Quanto à repartição de poderes entendemos que tendo o legislador sido omisso ou deficiente, não é possível invocar o principio da repartição de poderes como impeditivo para que os juízes e tribunais não protejam o principio da dignidade humana. O que é imperativo é que se assegure, ao legislativo, a primazia na introdução da legalidade jurídica. Se essa introdução não for feita ou for omissa, cabe ao controle jurisdicional. É verdade que, na prática, a primazia do legislativo em caso de omissão possa ser questionada.
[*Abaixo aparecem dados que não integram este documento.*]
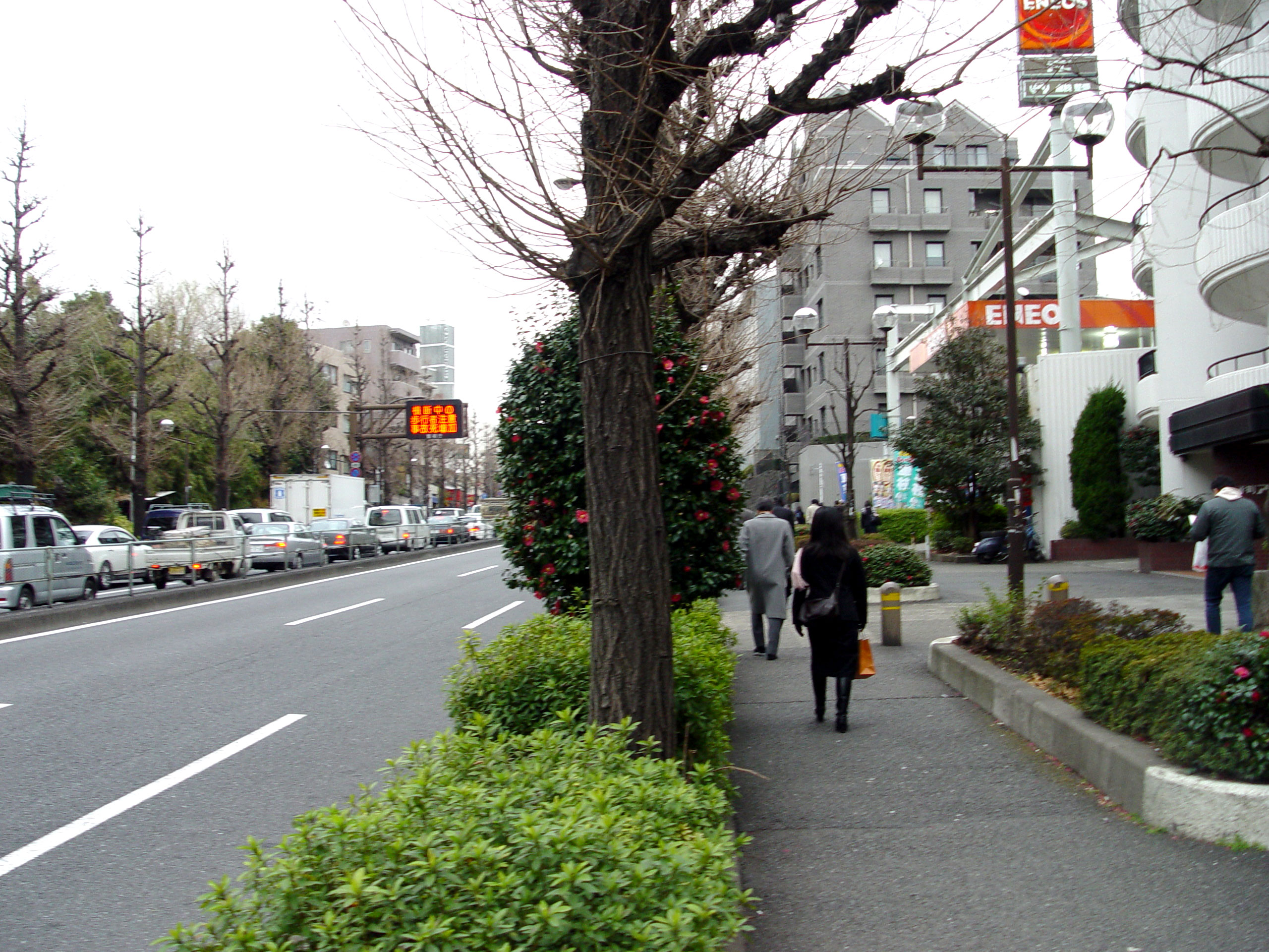 Kakinokizaka slope, Meguro, Tokyo, Japan柿の木坂

Contudo, não temos qualquer dúvida que seria muito mais prejudicial proibir qualquer intervenção do juiz em caso de omissão do legislador, pois estar-se-ia a permitir situações que violaria a própria dignidade humana.
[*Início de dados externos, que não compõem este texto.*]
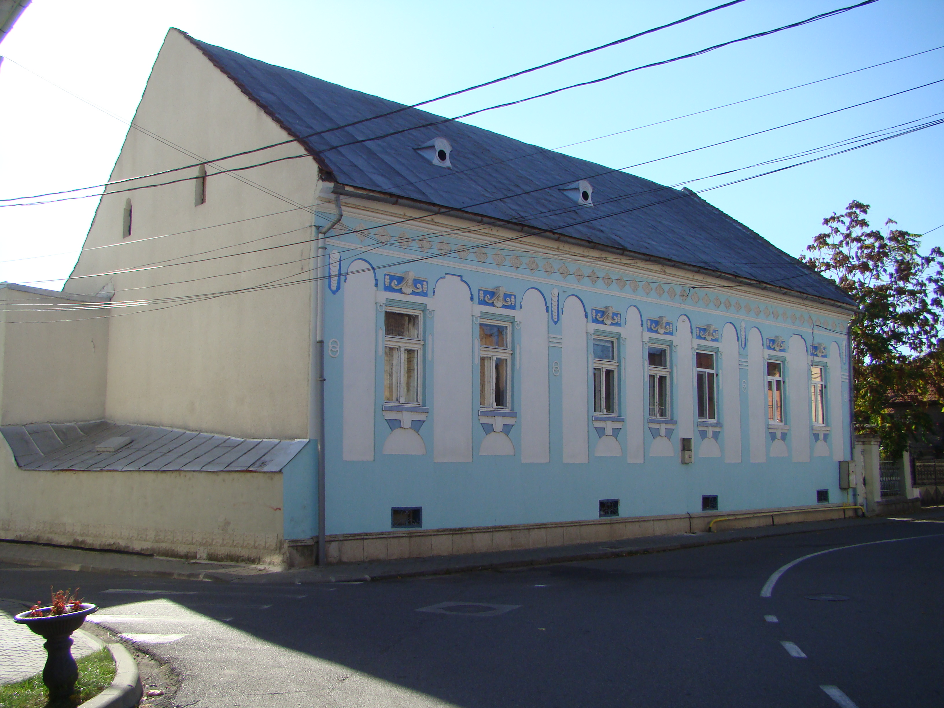 Ansamblul urban „Str. Libertății”, oraș Hațeg Str. Libertății 5-19; 6-20 sec. XIX - XX 02

Posto isto, e admitindo a eficácia directa dos direitos fundamentais e, portanto, do direito ao Ambiente, cabe-nos agora tratar da sua dupla protecção constitucional.
O Professor Doutor Vasco Pereira da Silva defende que estes direitos possuem uma dupla natureza pois, por um lado, são direitos subjectivos e, por outro, constituem elementos fundamentais da ordem objectiva da comunidade.
Na sua vertente subjectiva garante-se a adequada defesa contra agressões ilegais na esfera individual protegida pelas normas constitucionais, pois os direitos fundamentais constituem posições substantivas de vantagem dos indivíduos dirigidas contra o Estado e contra entidades privadas.
Na sua vertente objectiva, é uma tarefa do Estado a tutela do ambiente, proclamada constitucionalmente no artigo 9º alínea d), “Promoção do bem estar  e a qualidade de vida do povo e (…) efectivação dos direitos (…) ambientais”, e alínea e), “(…) defender a natureza e o ambiente, preservar os recursos naturais (…)”. A norma estabelece metas a atingir pelo Estado através dos seus diversos poderes ou seja, pretende-se um estado activo na garantia dos direitos ambientais e não um estado passivo, com meras condutas abstencionistas.

           Em 1997 com a introdução da adenda “efectivação dos direitos económicos, sociais, culturais e ambientais”, na aliena d), foi reforçado o principio do Estado do Direito ambiental. Destaca-se a colocação do direito ambiental no mesmo nível de outros direitos económicos, sociais e culturais.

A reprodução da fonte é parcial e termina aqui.